Knockdown of KIF22 suppressed proliferation and migration of glioma cells
Several studies have identified KIF22 as an oncogene [17, 20–23]. Here, we explored the function of KIF22 in glioma cells. The knockdown efficiency of siKIF22 was confirmed by western blotting. KIF22 is required for the EGFR signaling pathway. Levels of proteins related to the EGFR signaling pathway were significantly decreased after KIF22 depletion in the U87 and U251 cell lines, while GBP2 expression not altered after KIF22 knockdown (Fig. 6A), and cell viability was reduced by at least half in both cell types (Fig. 6B). Colony formation numbers decreased significantly in KIF22-knockdown cells (Fig. 6C, D). The cell cycle analysis showed that knockdown of KIF22 blocked glioma cells at G0/G1 phase (Fig. 6E). The percentage of apoptotic cells nearly doubled following KIF22 depletion (Fig. 6F). Invasion ability was also suppressed, decreasing by at least 60% compared with that of control cells (Fig. 6G). All the above results were consistent with those obtained for GBP2 and indicated a role for KIF22 as an oncogene in glioma cells.

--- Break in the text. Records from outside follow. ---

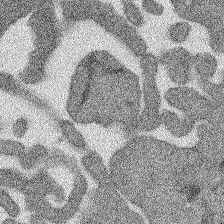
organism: Human
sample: HeLa cells
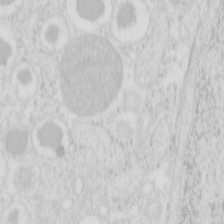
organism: Mouse
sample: Pancreas
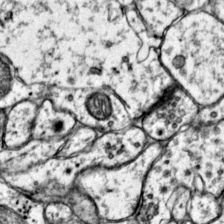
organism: Mouse
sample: Primary visual cortex
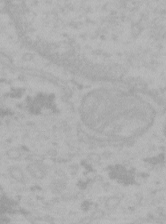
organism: Mouse
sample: Choroid plexus
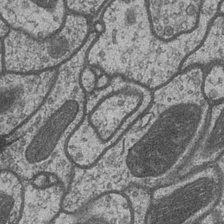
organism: Drosophila
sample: Optic medulla
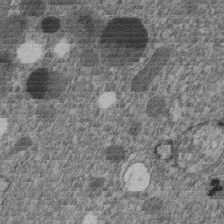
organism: C. elegans
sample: C. elegans embryo early stage
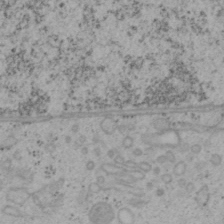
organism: Human
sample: HeLa cells
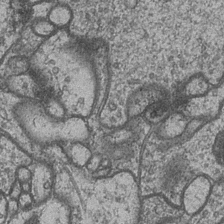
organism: Drosophila
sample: Optic medulla
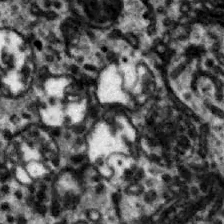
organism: Human
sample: HeLa cells
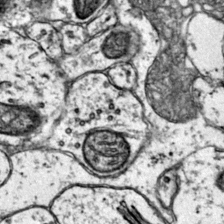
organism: Mouse
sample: Primary visual cortex
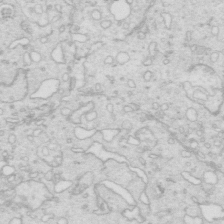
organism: Mouse
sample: Multiciliated cells
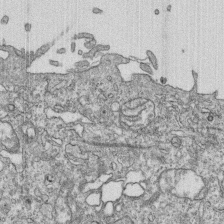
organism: Human
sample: HeLa cell HIV synapse
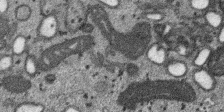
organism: Human
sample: Lung epithelial cells infected with SARS-CoV-2
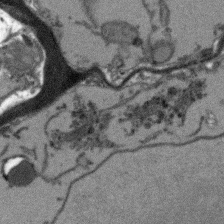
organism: Arabidopsis thaliana
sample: Root tip
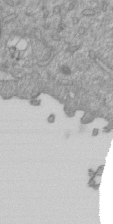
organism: Mouse
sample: ED-1 cell nuclei; centrioles
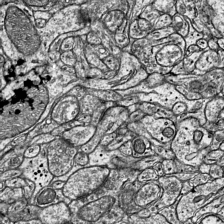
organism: Mouse
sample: Visual Cortex
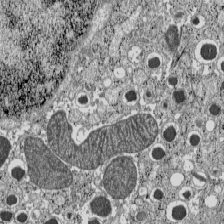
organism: C57BL Mouse
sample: Pancreatic islet
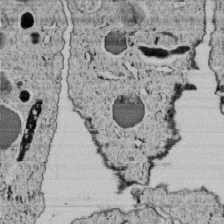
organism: C. elegans
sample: C. elegans embryo early stage
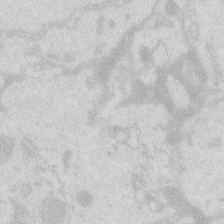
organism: Zebrafish
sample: Macrophage
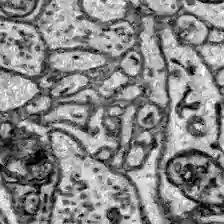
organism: Zebrafish
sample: Brain
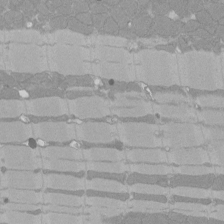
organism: Rat
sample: Left ventricle
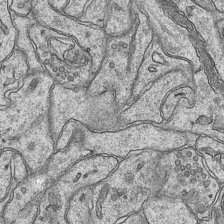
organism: Mouse
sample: CA1 Hippocampus
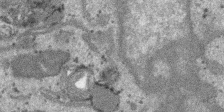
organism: Human
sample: Lung epithelial cells infected with SARS-CoV-2
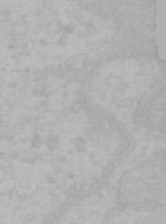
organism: Mouse
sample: Choroid plexus
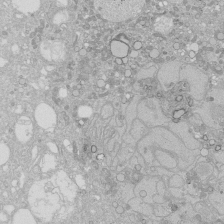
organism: Human
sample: Caco-2 cells
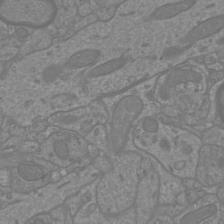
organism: Mouse
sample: Cortical neurons
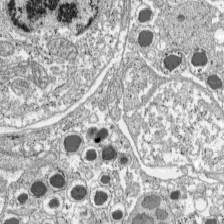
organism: C57BL Mouse
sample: Pancreatic islet
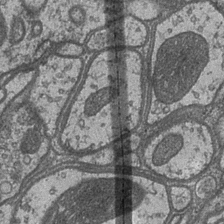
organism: Drosophila
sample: Optic medulla
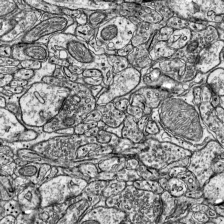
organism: Mouse
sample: Visual Cortex
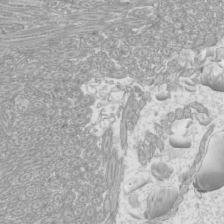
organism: Mouse
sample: Cilia; mouse epididymis
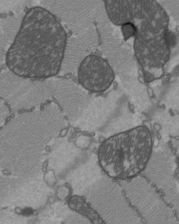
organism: C57BL Mouse
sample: Heart
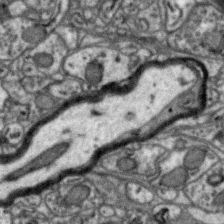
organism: Zebra finch
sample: Brain
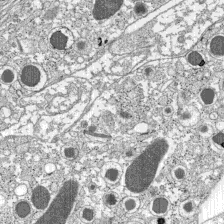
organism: C57BL Mouse
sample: Pancreatic islet
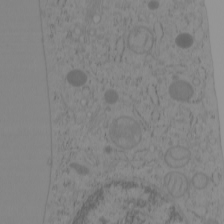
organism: Human
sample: HeLa cells
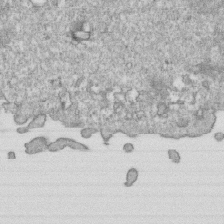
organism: Mouse
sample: Activated OT-1 CD8+ T cells
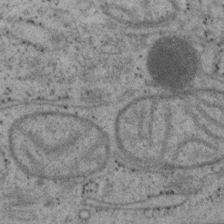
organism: Human
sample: HeLa cells
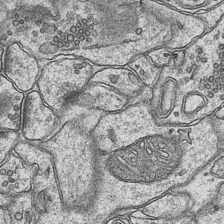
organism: Mouse
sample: CA1 Hippocampus
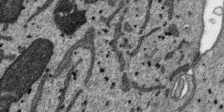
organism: Human
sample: Lung epithelial cells, uninfected (mock) control
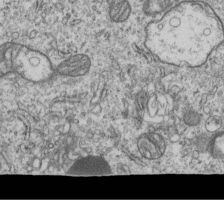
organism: Human
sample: MDA-MB-231 cells
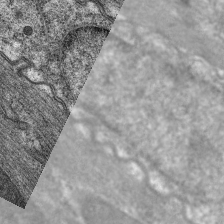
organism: C. elegans
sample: Pharynx
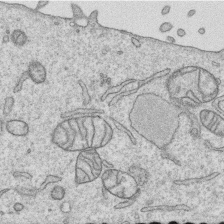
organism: Human
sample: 1205lu cells
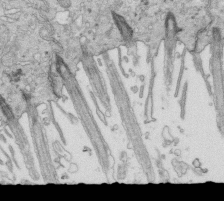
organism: Mouse
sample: Multiciliated cells
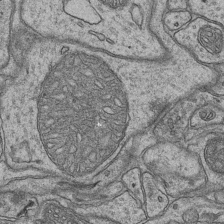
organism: Mouse
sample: CA1 Hippocampus
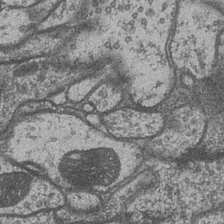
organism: Drosophila
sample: Optic medulla
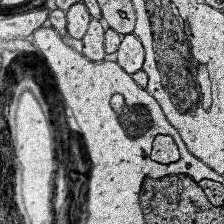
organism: Human
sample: Temporal Lobe
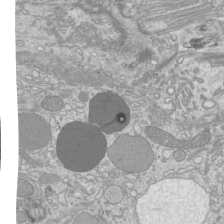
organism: Mouse
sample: Cilia; mouse epididymis
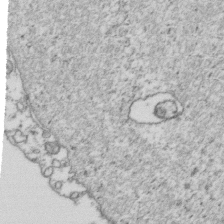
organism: Human
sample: Activated Jurkat CD4+ T cells
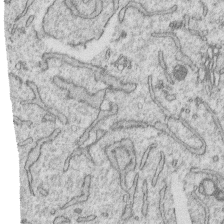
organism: Human
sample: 1205lu cells
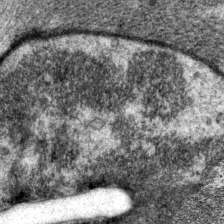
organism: P. pacificus
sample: Pharynx
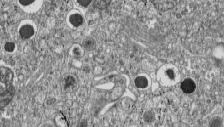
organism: C57BL Mouse
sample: Pancreatic islet
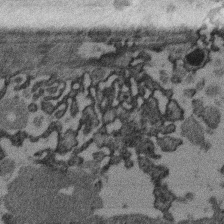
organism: Mouse
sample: Dividing mouse embryo 1 cell stage

GBP2 regulated EGFR signaling and glioma progression dependent on KIF22
The western blotting results demonstrated that the downregulation of EGFR and p-EGFR caused by GBP2 depletion was rescued by KIF22 overexpression (Fig. 7A). Cell viability and colony formation numbers suppressed by GBP2 knockdown returned nearly to normal levels when overexpression of KIF22 was introduced (Fig. 7B–D). Impaired migration ability was also rescued by KIF22 overexpression in both glioma cell lines (Fig. 7E). We also measured the in vivo tumorigenicity. Consistent with the above results, whereas tumor size was reduced by GBP2 knockdown, it was restored to control levels by KIF22 overexpression (Fig. 7F). Thus, GBP2 regulated glioma progression dependent on KIF22.
Discussion
To the best of our knowledge, this study was the first time to elucidate the GBP2/KIF22/EGFR pathway in the progression of glioma carcinoma. We employed knockdown and overexpression strategies, and the results of in vitro and in vivo assays were highly consistent in demonstrating the function of GBP2 and KIF22 as oncogenes in glioma.

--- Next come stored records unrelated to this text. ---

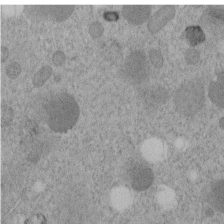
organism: C. elegans
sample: C. elegans embryo early stage
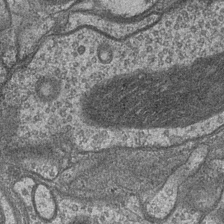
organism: Drosophila
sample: Optic medulla
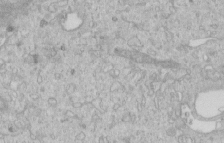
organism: Human
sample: Centriole in RPE cells
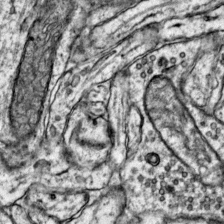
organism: Mouse
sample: Primary visual cortex
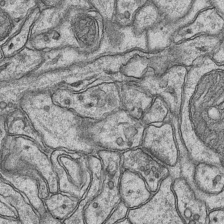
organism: Mouse
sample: CA1 Hippocampus
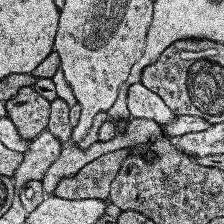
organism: Human
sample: Temporal Lobe
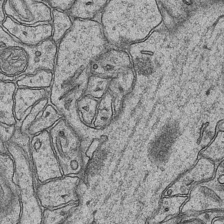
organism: Mouse
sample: CA1 Hippocampus
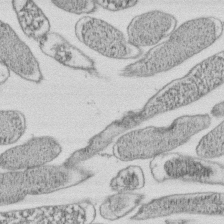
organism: E. coli
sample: Bacterial nucleoid
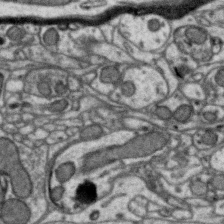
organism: Zebra finch
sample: Brain
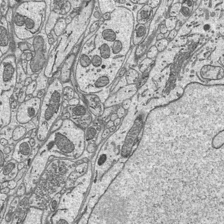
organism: Mouse
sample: Suprachiasmatic nucleus
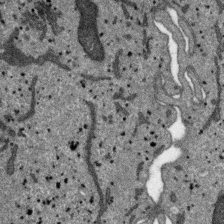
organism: Human
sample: Lung epithelial cells, uninfected (mock) control
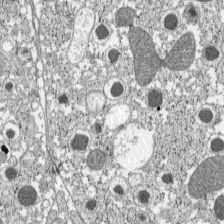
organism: C57BL Mouse
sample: Pancreatic islet
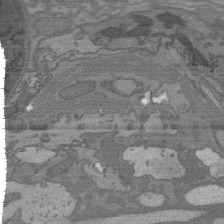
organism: C. elegans
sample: AFD neurons C. elegans
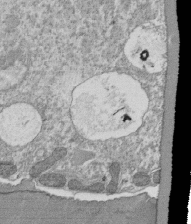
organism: Tetrahymena
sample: Cilia in tetrahymena
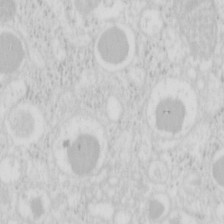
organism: Mouse
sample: Pancreas
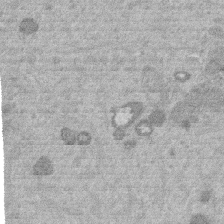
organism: Mouse
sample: Dividing mouse embryo 1 cell stage
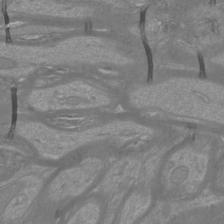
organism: Mouse
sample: Cortical neurons
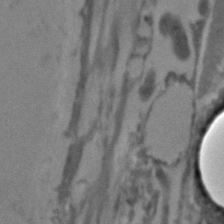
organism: C. elegans
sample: C. elegans embryo
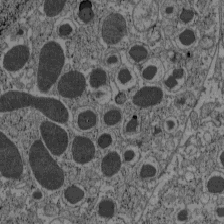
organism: C57BL Mouse
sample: Pancreatic islet
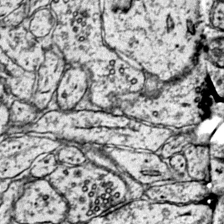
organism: Mouse
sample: Primary visual cortex
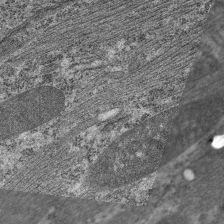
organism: C. elegans
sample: Pharynx
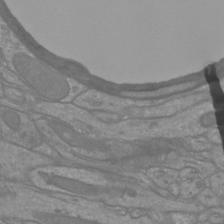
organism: Mouse
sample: Cortical neurons
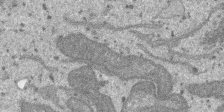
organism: Human
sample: Lung epithelial cells infected with SARS-CoV-2
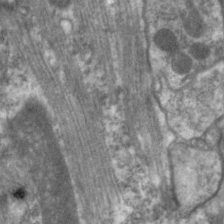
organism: C. elegans
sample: Pharynx
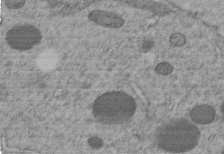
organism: C. elegans
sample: C. elegans embryo early stage
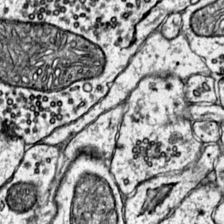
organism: Mouse
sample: Primary visual cortex
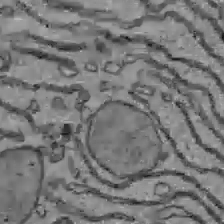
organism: C57BL Mouse
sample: Liver
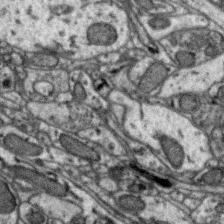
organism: Zebra finch
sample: Brain
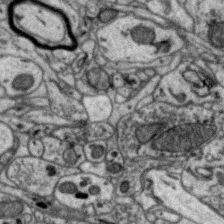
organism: Zebra finch
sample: Brain
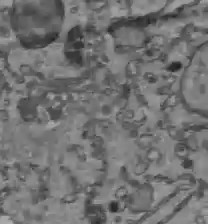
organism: C57BL Mouse
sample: Liver
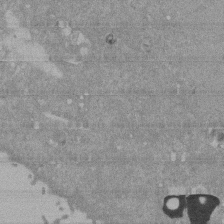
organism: Mouse
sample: ED-1 cell nuclei; centrioles
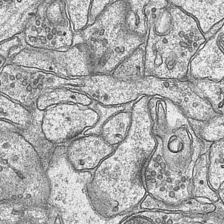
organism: Mouse
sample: CA1 Hippocampus
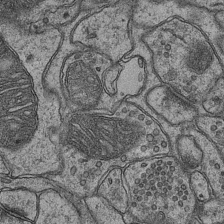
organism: Mouse
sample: CA1 Hippocampus
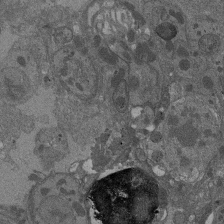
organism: Drosophila
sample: Antenna

Despite great progress over the past decades in determining the molecular pathogenesis of gliomas [5–8], the mortality rate of glioma patients has not been significantly reduced. To improve the prognosis of glioma patients, early diagnosis, reliable prognostic biomarkers, and targeted therapy strategies are needed. Potential targets including YKL40, FN1, EGFR, and Stat3 have been discovered [5–8]. However, more targets are needed. In this work, we identified GBP2/KIF22/EGFR as a potential therapeutic target for glioma. Since several other KIF superfamily members have been reported to be involved in the development of glioma with low and high grades [16, 26], and KIF proteins targeting drugs were in clinical trials in other pathologies and could give novel therapeutic possibilities in the future. Nevertheless, the detailed mechanisms, as well as the potential biomarker need to be further investigated. Thus, our study will pave the way for further advances in glioma diagnosis and treatment.

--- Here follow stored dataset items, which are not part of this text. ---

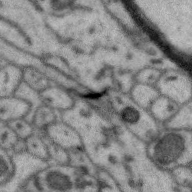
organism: Zebra finch
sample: Brain
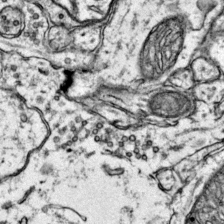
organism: Mouse
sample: Primary visual cortex
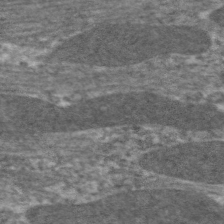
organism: C. elegans
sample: Pharynx
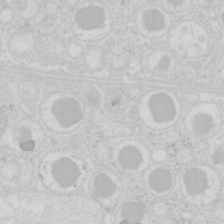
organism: Mouse
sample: Pancreas
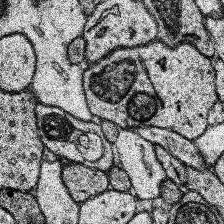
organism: Human
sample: Temporal Lobe
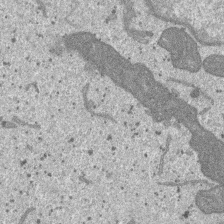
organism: Human
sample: Lung epithelial cells infected with SARS-CoV-2
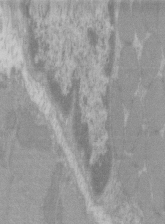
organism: C57BL Mouse
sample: Tibialis anterior muscle cell
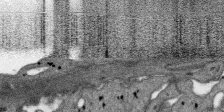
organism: Human
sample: Lung epithelial cells, uninfected (mock) control
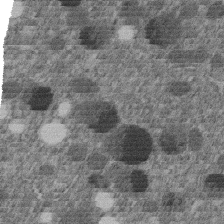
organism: C. elegans
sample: C. elegans embryo early stage
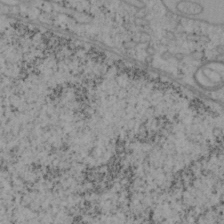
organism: Human
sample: HeLa cells
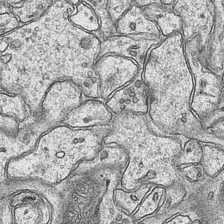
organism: Mouse
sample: CA1 Hippocampus
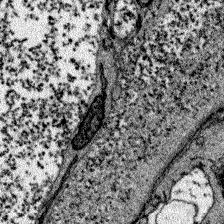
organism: Zebrafish
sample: Larval olfactory bulb
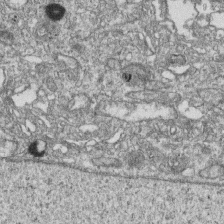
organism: Human
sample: HeLa cell HIV synapse
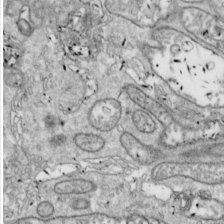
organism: Drosophila
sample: Cell division; meiosis; drosophila spermatocytes
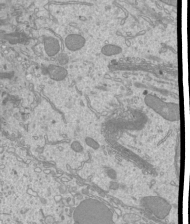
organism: Mouse
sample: Cilia; mouse epididymis
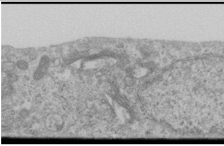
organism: Human
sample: Cilia; basal body in RPE cells
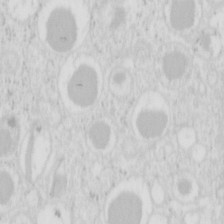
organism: Mouse
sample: Pancreas
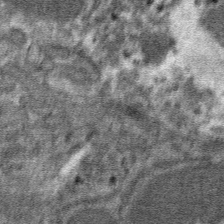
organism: Mouse
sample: Mouse hepatocytes
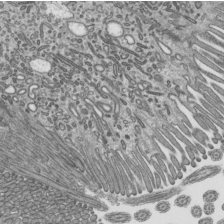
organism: Mouse
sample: Mouse epididymis efferent ductule cilia
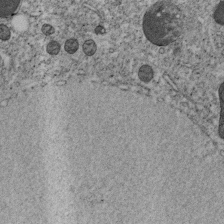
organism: C. elegans
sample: C. elegans embryo early stage

GBP2, a member of the GTPase superfamily, has functions in protective immunity [27]. Recently, studies have focused on the functions of GBPs in cancer progression. GBP2 is highly expressed in esophageal SCC, where it represents a potential biomarker [13]. Yu et al. demonstrated that GBP2 was highly expressed in human glioma and promoted the invasion of glioma cells [14], which was consistent with our study. Besides, we also indicated that GBP2 played a critical role in glioma proliferation. Otherwise, Yu et al. also suggested that Stat3/FN1 signaling pathway was a key point in the glioma invasion regulated by GBP2. Silencing FN1 or blocking Stat3 activity by WP1066 could reversed the invasiveness induced by GBP2. In our study, microarray assay and subsequent experiment indicated that GBP2 knockdown could significantly depress the expression and the phosphorylation of EGFR. In glioblastoma, classical subtype is characterized with EGFR amplification. EGFR plays critical roles in many cellular processes, such as proliferation, migration, adhesion [28], as well as tumor growth [29]. Further work will include determining relationship between these two pathways, and whether they exist in the same GBM stage or at different stages.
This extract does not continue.